The paper is divided into four sections. Section II reviews the factors that are at the center of the debate on the speed of adjustment. Section III focuses on the three key questions: What are the sequencing requirements within a sector? What are the major sequencing requirements relative to other sectors? What are the speed implications of sequencing within and across sectors? The last section provides practical guidelines for reform and discusses factors that need to be considered in determining the speed of adjustment and sequencing of reforms.
Box 1.Definitions of Speed and Sequencing
The debate on the speed of adjustment and sequencing of reforms is often carried out in a vacuum. Articles typically do not fully define the concepts; hence, their analyses are not always comparable. The definitions used in this paper are as follows.
The speed of adjustment can be defined as the time elapsed between the move from an initial set of macroeconomic variables to a targeted set of such variables.
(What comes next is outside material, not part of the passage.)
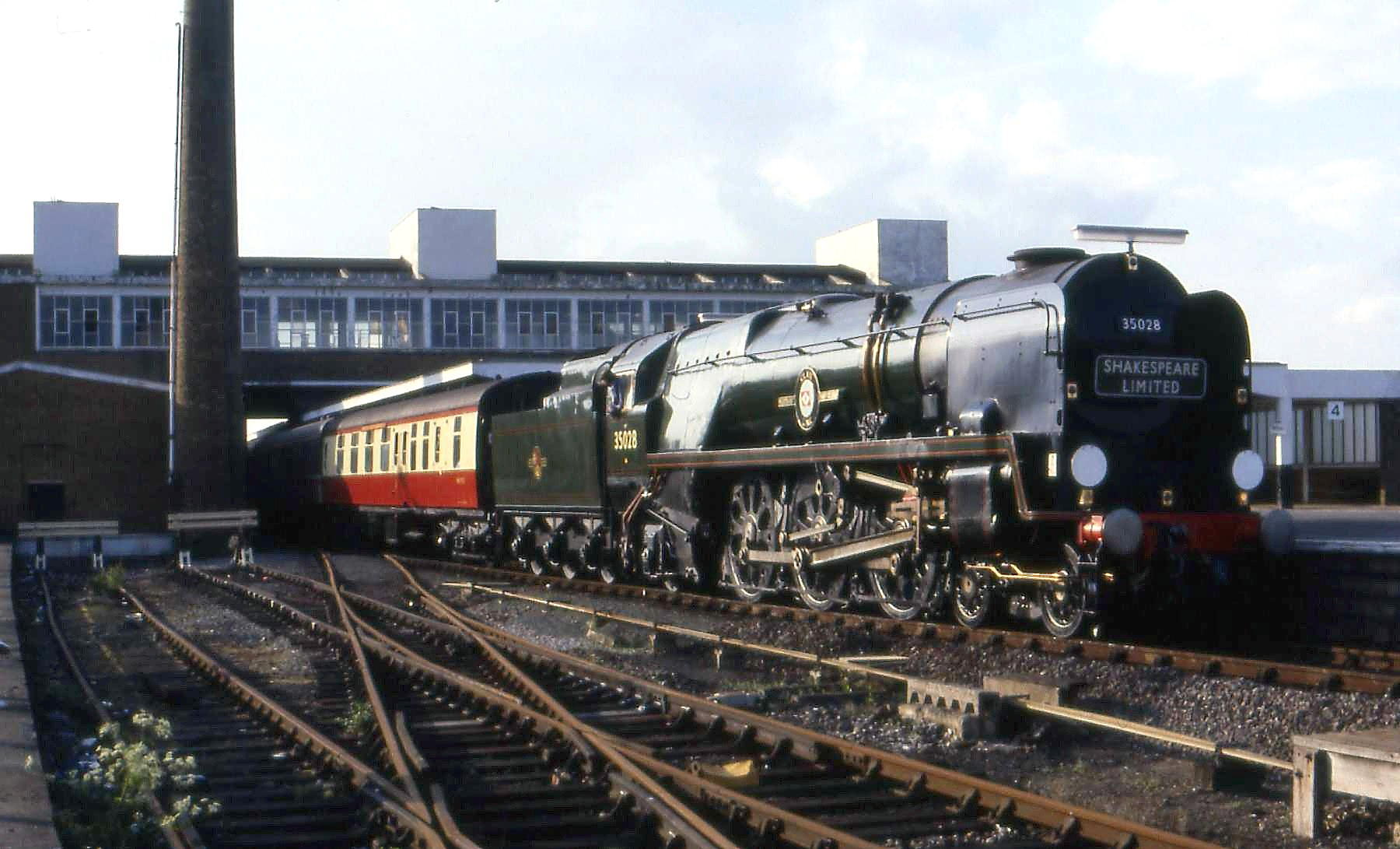 35028 Banbury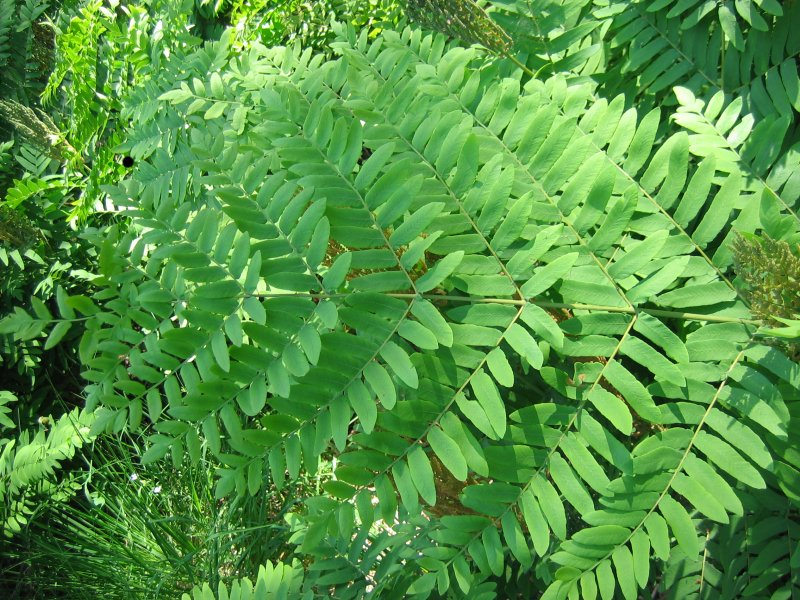 Königsfarn Osmunda regalis, Zingst

If in period zero, for example, the rate of inflation is at X0 percent, and it takes t time periods to reach a targeted rate of inflation set at Xt, then the speed of adjustment refers to the number of periods to go from X0 to Xt. The relations, however, could be more complex, involving preset targets for growth, inflation, and the external sector accounts, as well as intermediate targets, such as the budget balance and the rate of credit expansion.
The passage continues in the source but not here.